A low mist clung to the shrubs and trees nearby, disguising the sharp outlines of the ornate formal gardens as they blurred and merged into the untamed wildness of the graveyard on the far side of the bridge.

The flickering orange of the guards' torches around her made little impact on the dense, uncaring darkness of the bleak night.

No doubt they had brought her to such an unkempt, isolated place so that she could be buried immediately after the execution, and forgotten forever - lost in the grasses and the moss, cloaked beneath the living soil.

Ellis lumbered along just behind. The sound of his footfall was close enough to offer a murmur of solace - but also etched prickles of taunting despair through her, with the sad knowledge that he too was about to share the same wretched ending as her.

Her steps patted across the uneven cobbles of the arched bridge.

Overhead, the careless drifting clouds threatened to obscure the vast blackness of the sky - even the Moon had chosen to forsake her and withdraw its purity and comfort, hiding behind the vagrant misty pall.

Only the occasional tiny bright specks of light still peeked and glinted down through the shrouding gloom and offered the reassurance of their steadfast presence. A tender, quivering hope ran through her - perhaps the terrible crimes of their executions would not be performed while the inquisitive stars gazed down in witness for all eternity?

The muffled, murmuring conversations of Caldor and the others blended with the clatter of their boots as they crossed the bridge further back behind her.

To her left, one of the guards stumbled and fell to the ground. His torch guttered briefly, then failed in the rough wet undergrowth.

Her escorts did not waver in their pace; perhaps they had not even noticed this event, but pressed forward remorselessly to the place of her execution.

Her curious eyes peered out into the thick, midnight air.
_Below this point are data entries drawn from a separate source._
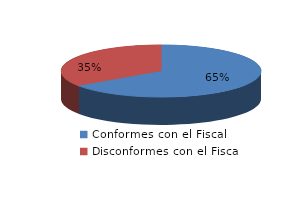
| Category | Series 0 |
|---|---|
| 0 | 623 |
| 1 | 331 |
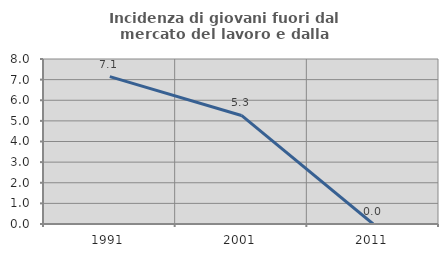
| Category | Incidenza di giovani fuori dal mercato del lavoro e dalla formazione  |
|---|---|
| 1991.0 | 7.143 |
| 2001.0 | 5.263 |
| 2011.0 | 0 |

Agitated shadows sped and flittered in the swirling gloom and mist, low between the grave-markers around the outer edges of the site - too large to be animals or owls hunting for a feast.

A nervous stab of fear crawled through her stomach; anxious goosebumps vibrated along her arms.

She had seen that rapid blur of swiftness before - during the fight in the intense heat of the Reevers' chamber.

A sudden disturbance of the dark air rushed past behind her.

The tight grip on her left arm fell loose. A slow hiss of bloodied breath escaped from the guard's neck as he collapsed to the ground by her side.

She tried to scream, but the constrictive cloth around her face muted her voice and prevented her horror from alerting the others.

The clenched pressure on her right arm relaxed as the guard stared at his fallen companion.

"We are attacked!" he cried out as he let go of her and unsheathed his sword.

A sharp series of yells pierced the hushed stillness of the night; several more guards shouted their final, painful breath and fell; she shuddered in the sudden, breathless silence; the loudest sound was the fear pounding through her own heart.